Friday, February 10, 2017

"That Part was True" by Deborah McKinlay

I picked this up at the library because the title intrigued me, the back said it was semi-epistolary, and I felt like reading something set in the modern world, as I've been reading a lot of fantasy and historical fiction lately.  I gobbled this book up in one day, as it was a quick read, albeit not quite what I was expecting.

I expected it to be a sort of cheery story of people becoming friends by exchanging letters about food and books, based on the cover blurbs and the inside of the dust jacket.  And that was basically true -- it was about a novelist named Jack and a reader named Eve who strike up a friendship by writing letters and emails to each other about food, books, and bits of their lives.

But it was not cheery.

In fact, most of the book was downright depressing.  It perfectly suited the sort of grey and deflated mood I had the day I read it, which is probably why I read it so quickly.  On a sunny, warm, joyful day like today, I would probably have groaned and tossed it aside.  Funny how mood dictates my reading sometimes.
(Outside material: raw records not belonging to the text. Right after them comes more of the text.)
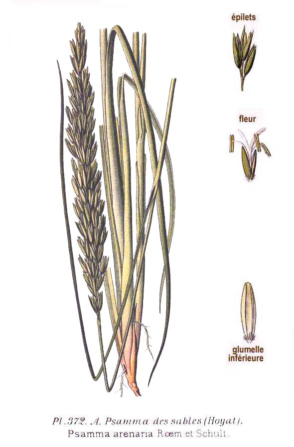 Ammophila arenaria subsp. arenaria, syn. Psamma arenaria Roem et Schult.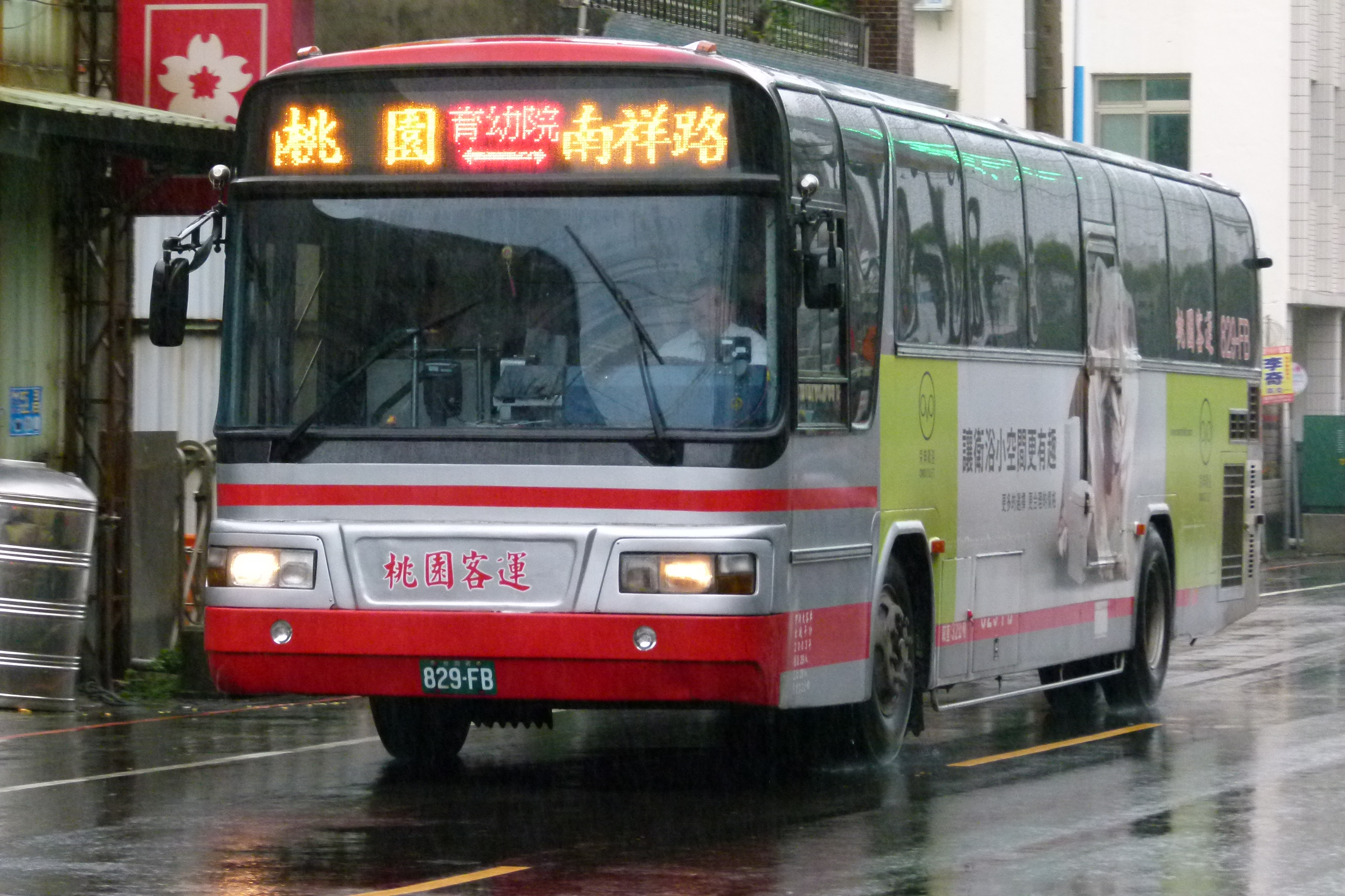 雨中的桃園客運2003年大客車829-FB。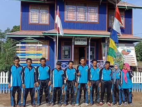 kantor desa muyub ulu beserta perangkat atau pengurus desa, foto ini diambil pada saat pelaksanaan jumat bersih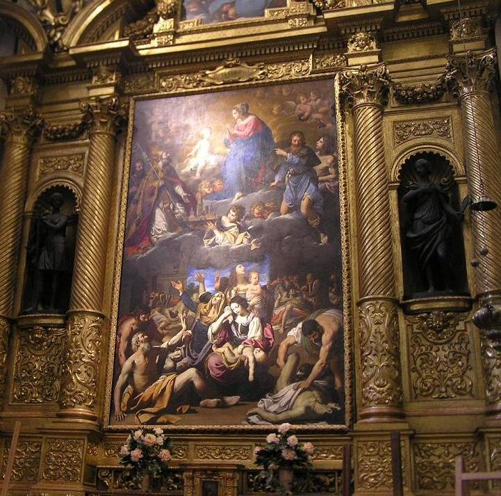 La grande pala di poco posteriore al 1630 che si trova all'interno della Chiesa del Voto, e che rappresenta nella parte inferiore scene della peste e in quella superiore la Vergine col Bambino con santi, angeli e su un piatto è l'offerta della città riconoscibile dalle torri del duomo e del palazzo comunale.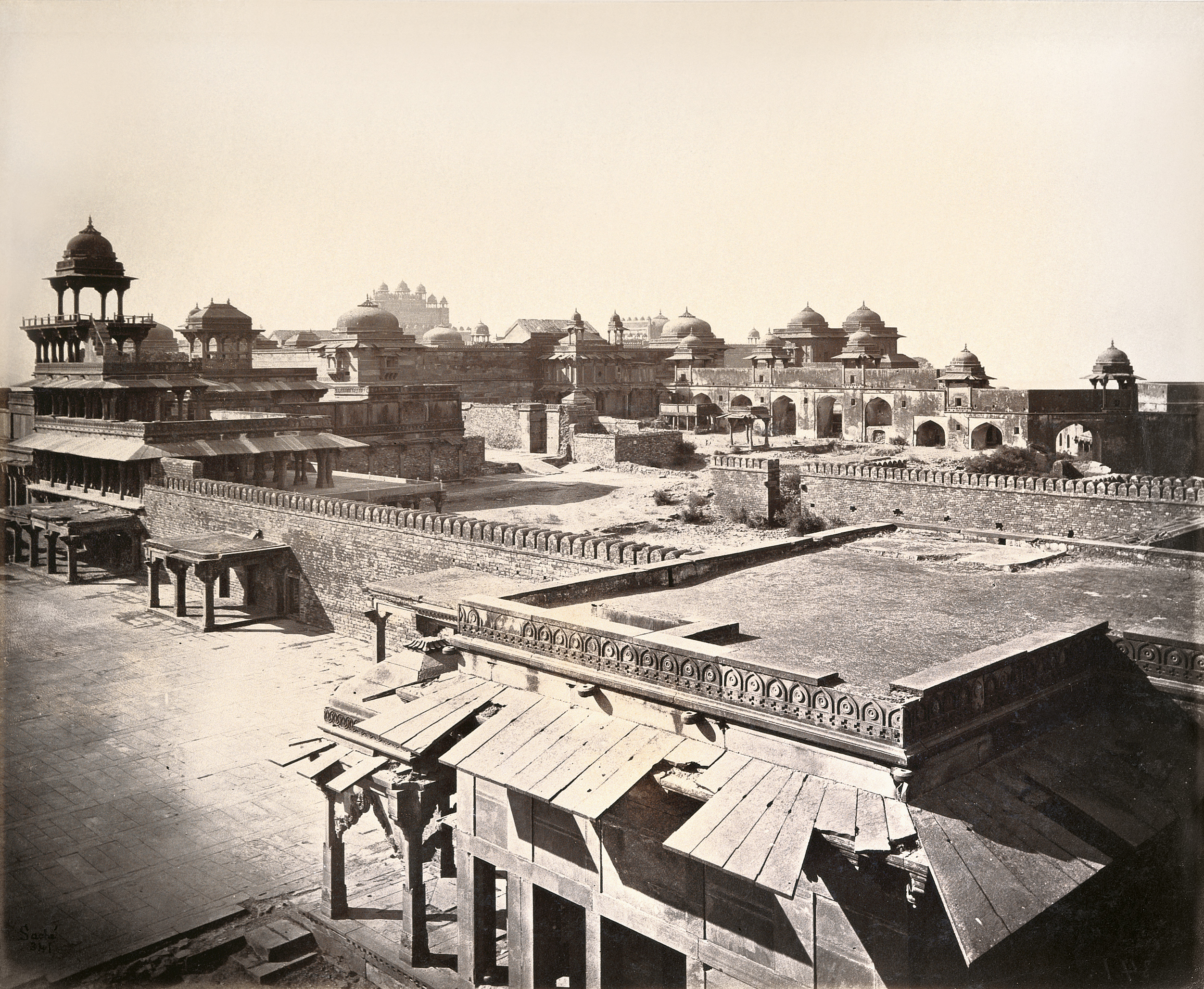 Jama Masjid, Agra

Anyway!  Jack is recently divorced and having a mid-life crisis.  Eve is long-ago divorced, and her daughter is getting married, and she's coming to grips with the fact that she has been suffering from panic attacks for years.  And I think what depressed me the most about this book was how hopeless these characters were.  Sure, it ends "happily," but at the same time... what makes us think that these two characters will be any more successful at finding happiness with each other as they were at finding happiness with the other people they were with at earlier times?  There's a sense of aimlessness to their lives that reminded me of how Ecclesiastes tells us that the things of this life are meaningless, just "grasping for the wind."  There is no mention of God in this book, no saving faith in the lives of these characters, and without that, they are hollow, searching, and ultimately empty.  What saddens me is that there are so many real people in this world who are living exactly this way.  Hopeless, confused, empty... and damned.  Not just lacking purpose in this life, but facing an eternity without God, whether they realize it or not.

In the end, this book makes me want to go evangelize.  Spread the good news that God knows exactly what you're going through, he knows that sin is the root of all your problems, and he has a solution for you:  the suffering and death of his son, Jesus, which gives life and hope to all who believe.  Without that faith, everything in this life really is meaningless.

If This was a Movie, I Would Rate It:  R for sexual content and some language.